1.1. Contro questa decisione, col primo motivo si denuncia violazione e/o falsa applicazione degli artt. 2932 e 1208 c.c. e segg..

Col secondo, illustrato congiuntamente (ma in modo che sia possibile distinguere il vizio di motivazione da quello di violazione di legge: cfr., per l’ammissibilità, Cass. S.U. 9 maggio 2015, n. 9100), si deduce omesso esame documentale e vizio di motivazione.

I ricorrenti sostengono che il giudice d’appello, nel rigettare la domanda ex art. 2932 c.c., avrebbe omesso di considerare che la questione relativa al conguaglio preteso dalla cooperativa -e ritenuto non dovuto dai soci Si. e G.- aveva comunque formato oggetto di una (richiesta di) statuizione subordinata ed accessoria all’accoglimento della domanda costitutiva. Pertanto, secondo i ricorrenti, il giudice -anche se era stato domandato dai soci l’accertamento della legittimità del conguaglio, da loro contestato-ben avrebbe potuto subordinare l’accoglimento della domanda di assegnazione definitiva ex art. 2932 c.c. al versamento del conguaglio, come d’altronde richiesto anche dalla cooperativa, con la comparsa di costituzione e risposta in primo grado.
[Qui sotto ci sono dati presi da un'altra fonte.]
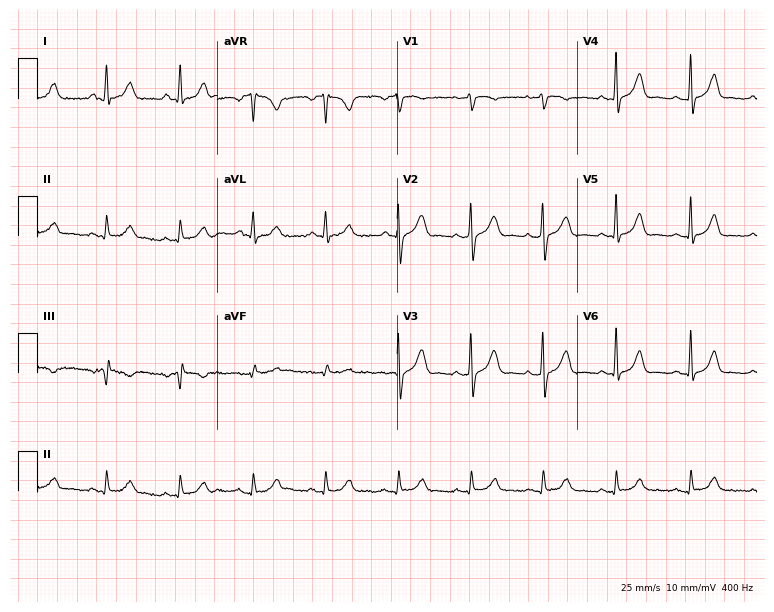
12-lead ECG from a male patient, 47 years old. Recorded interpretation: within normal limits.

Aggiungono che non sarebbe stata necessaria l’offerta formale della controprestazione e che la serietà dell’offerta di pagamento del saldo si sarebbe dovuta ritenere in re ipsa nel caso di specie per due ordini di ragioni: l’esiguità degli importi pretesi a conguaglio, a fronte degli importi già interamente versati dai soci come prezzo degli alloggi (pari ad Euro 112.804,00 ciascuno); la non esigibilità della prestazione del conguaglio al momento della domanda giudiziale ma tutt’al più al momento della stipulazione del contratto definitivo, in quanto pretesa non a titolo di saldo prezzo ma a titolo, appunto, di conguaglio (come da lettere a firma del Presidente della cooperativa prodotte in giudizio e da conclusioni rassegnate dalla stessa cooperativa, non considerate dal giudice a quo). Concludono, osservando che, dati i principi giurisprudenziali affermati al riguardo (in particolare da Cass. n. 28454/13 e n. 19984/13, oltre che da Cass. n. 17688/10 e n. 477/10 ed, in termini, da Cass. n. 21896/11, tutte richiamate dai ricorrenti), la pronuncia condizionata al pagamento del conguaglio non sarebbe stata affatto viziata da ultrapetizione, come erroneamente ritenuto dalla Corte d’appello.

1.2.Col terzo motivo si denuncia violazione e/o falsa applicazione dell’art. 2932 c.c., comma 2, e art. 1460 c.c.. I ricorrenti sostengono che il giudice d’appello ha affermato l’inadempimento dei soci, senza che fosse stata formalmente avanzata l’eccezione ai sensi dell’art. 1460 c.c.. Rilevano che, nell’atto di costituzione in primo grado, la cooperativa aveva fatto presente di avere tutto l’interesse alla stipula degli atti pubblici di trasferimento degli immobili già assegnati ai signori Si. e G., anche perchè avrebbe consentito “tra l’altro, di liquidare il sodalizio”. Ancora, secondo i ricorrenti, la Corte di merito non avrebbe nemmeno considerato la scarsa importanza del mancato pagamento del conguaglio a fronte dell’importo di prezzo già corrisposto e non avrebbe effettuato alcuna valutazione comparativa delle contrapposte prestazioni.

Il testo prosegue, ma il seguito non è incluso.